4.1. Memory¶
4.1.1. Executing from flash¶
The TMS320F28xxx family is designed for stand alone operation in embedded controller applications. The on-chip flash usually eliminates the need for external non-volatile memory and a host processor from which to boot-load. For details on running applications from internal flash memory, refer to the application note Running an Application from Internal Flash Memory on the TMS320F28xxx DSP.
Executing code from RAM is faster than executing it from flash. However, C2000 MCUs support code-prefetch and data caching while executing from flash to minimize overhead. For details on these features, refer to the “Flash and OTP Memory” section in the device Technical Reference Manual (TRM).
Note
Both code-prefetch and data caching are disabled at power-up. Application software must enable code-prefetch and configure the wait states appropriately. It also needs to enable the data cache. Refer to the InitFlash()
function in C2000Ware for details. For example, InitFlash()
for F28004x is defined in <C2000Ware install directory>/device_support/f28004x/common/source/f28004x_sysctrl.c
.
Table 4.1 lists cycle counts for executing the loop in Listing 4.1 on flash and RAM. Compiler options used: -O3 --opt_for_speed=5 --abi=eabi
. The --ramfunc=on
option and corresponding linker command file was used to execute code from RAM.
Description |
Cycles on F28004x |
---|---|
flash without enabling code-prefetch |
72006 |
flash with code-prefetch enabled |
59996 |
RAM |
54002 |
Cycles to execute the loop (calculated) |
54000 |
1 2 3 4 5 6 7 8 9 10 11 12 13 14 15 16 | int i;
// RPT+4 NOPs BANZ iterations
// Total cycles = (5 * 10 + 4 ) * 1000 = 54000 cycles
for (i=0; i < 1000; i++)
{
asm(" RPT #3 || NOP;"); // 5 cycles - RPT + 4 NOPs
asm(" RPT #3 || NOP;");
asm(" RPT #3 || NOP;");
asm(" RPT #3 || NOP;");
asm(" RPT #3 || NOP;");
asm(" RPT #3 || NOP;");
asm(" RPT #3 || NOP;");
asm(" RPT #3 || NOP;");
asm(" RPT #3 || NOP;");
asm(" RPT #3 || NOP;");
}
|
4.1.2. Executing from RAM¶
4.1.2.1. Code¶
As seen from the data in Table 4.1, it is beneficial to copy time critical code from its load address in flash to RAM for execution.
The ramfunc
attribute is a TI compiler feature which allows code to easily specify that a function will be placed in and executed out of RAM. The attribute is applied to a function with GCC attribute syntax, as follows:
__attribute__((ramfunc)) void f(void) { ... }
The --ramfunc=on
option is equivalent to specifying the attribute on all functions in source files compiled with the option, with no source modification required.
Note
Fast branch instructions (SBF/BF) are generated for RAM functions. These instructions take advantage of dual prefetch queue on the C28x core that reduces the cycles for a taken branch from 7 to 4.
The ramfunc
attribute and option is available C2000 compiler versions 15.6 and above. For older compilers that do not support this feature, the CODE_SECTION pragma may be used in combination with linker command file modifications.

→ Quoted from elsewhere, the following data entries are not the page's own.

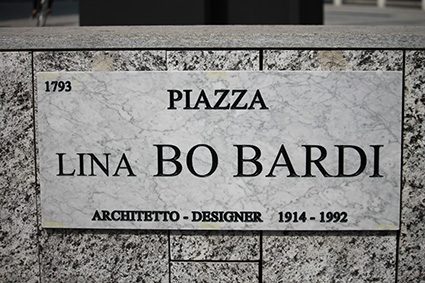 Targa della piazza milanese dedicata
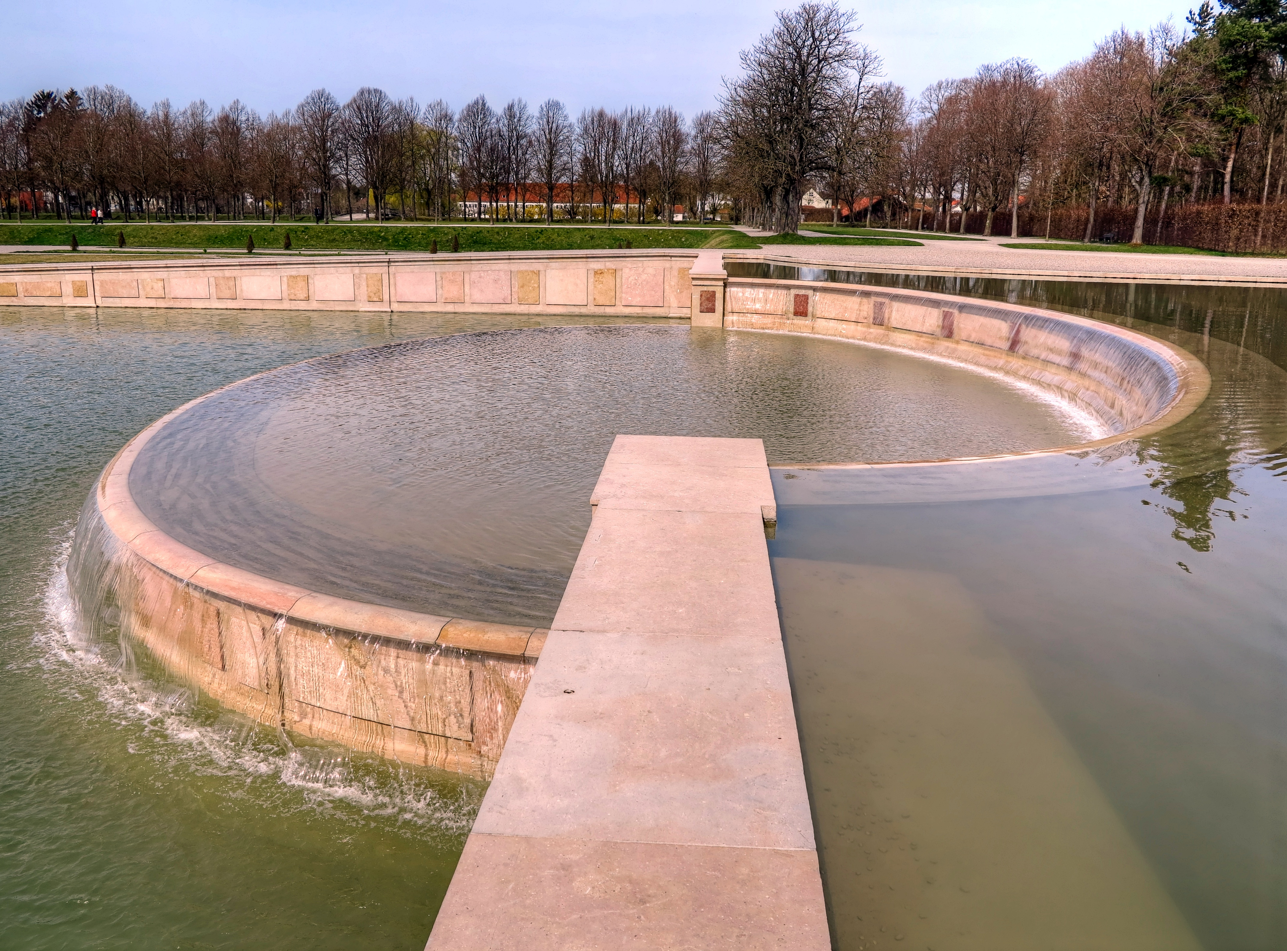 Deutschland, Bayern, Oberschleißheim, Schloß Schleißheim, Brunnenanlage
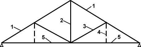 Схема элементов деревянной фермы.
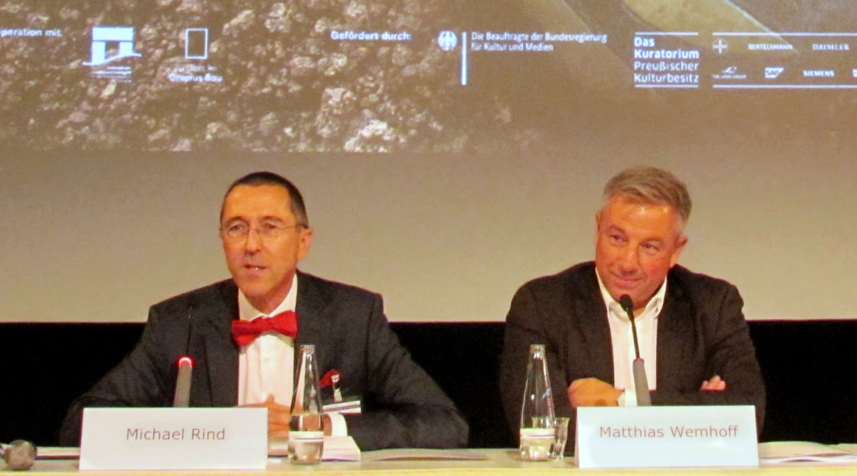 Michael Rind und Matthias Wemhoff, Pressekonferenz zur Ausstellung "Bewegte Zeiten. Archäologie in Deutschland" in Berlin
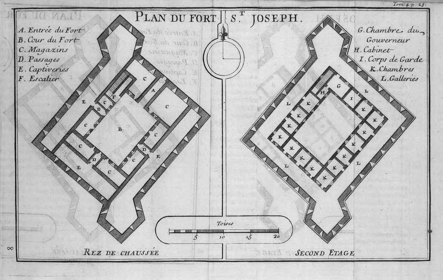 Plan du fort Saint-Joseph en Galam (Sénégal), illustration de Nouvelle relation de l'Afrique occidentale de Jean-Baptiste Labat

#pragma CODE_SECTION(f, ".TI.ramfunc") void f(void) { ... }
The linker command file is set up to create symbols corresponding to the load and run addresses for the .TI.ramfunc
section.
.TI.ramfunc : LOAD = FLASH_BANK0_SEC1,
RUN = RAMLS0to7,
LOAD_START(RamfuncsLoadStart),
LOAD_SIZE(RamfuncsLoadSize),
LOAD_END(RamfuncsLoadEnd),
RUN_START(RamfuncsRunStart),
RUN_SIZE(RamfuncsRunSize),
RUN_END(RamfuncsRunEnd),
ALIGN(4)
Code in the application uses a memcpy
to copy the .TI.ramfunc
section from link address in flash to run address in RAM.
memcpy(&RamfuncsRunStart, &RamfuncsLoadStart, (size_t)&RamfuncsLoadSize);
4.1.2.2. Data¶
Constant arrays - if access to a constant array is time critical, then consider copying the array from its load address in flash to a RAM address to reduce access time.

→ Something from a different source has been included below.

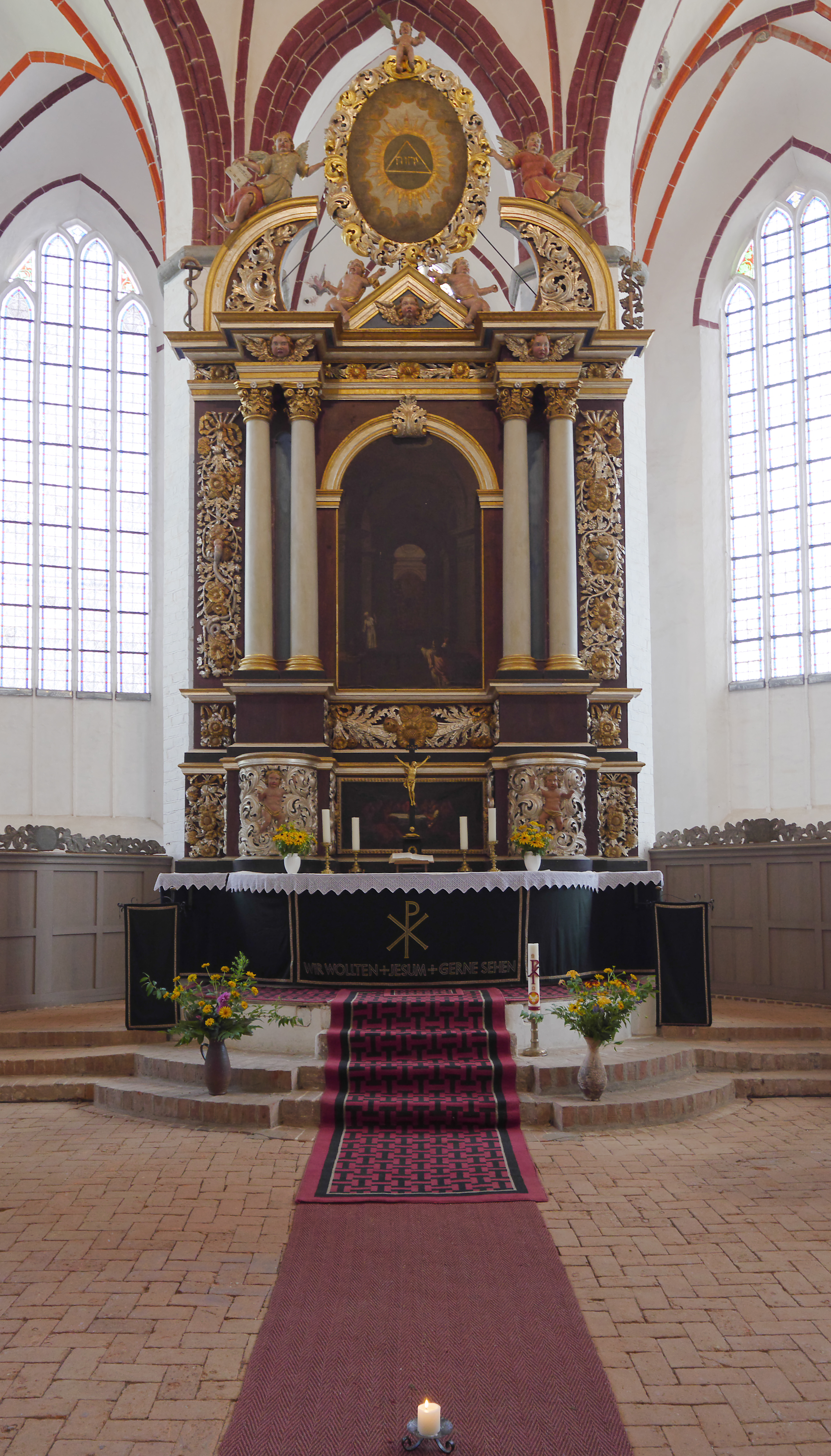 Nikolaikirche Jüterbog, Hochaltar
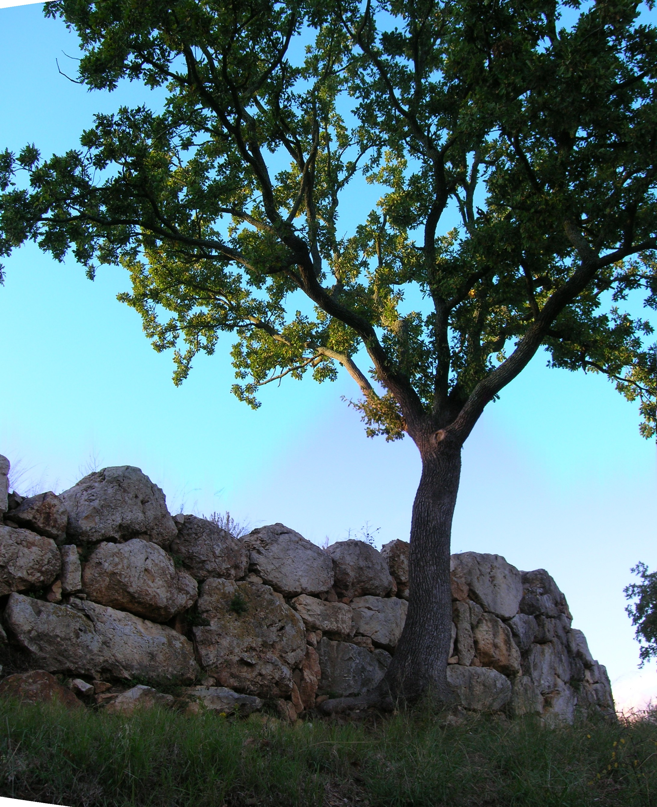 mura etrusche, sito archeologico Roselle, provincia di Grosseto, Toscana, Italia

4.1.3. Other considerations¶
If code accesses data within the same physical memory, then performance will degrade due to resource conflicts. Place code and the data it accesses in separate blocks to improve performance.

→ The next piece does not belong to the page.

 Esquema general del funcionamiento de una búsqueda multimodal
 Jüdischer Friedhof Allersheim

Wait states will degrade performance. Most SARAM is zero-wait on 28x MCUs. Always check the data manual to find the wait states for each physical block and whether it applies to program or data accesses.
If code makes extensive use of two data buffers, putting each buffer in a different RAM block may improve performance. The goal is to reduce the pipeline stalls due to write and read occurring in the same cycle to different buffers. Refer to Data allocation for instructions with two memory operands for an example.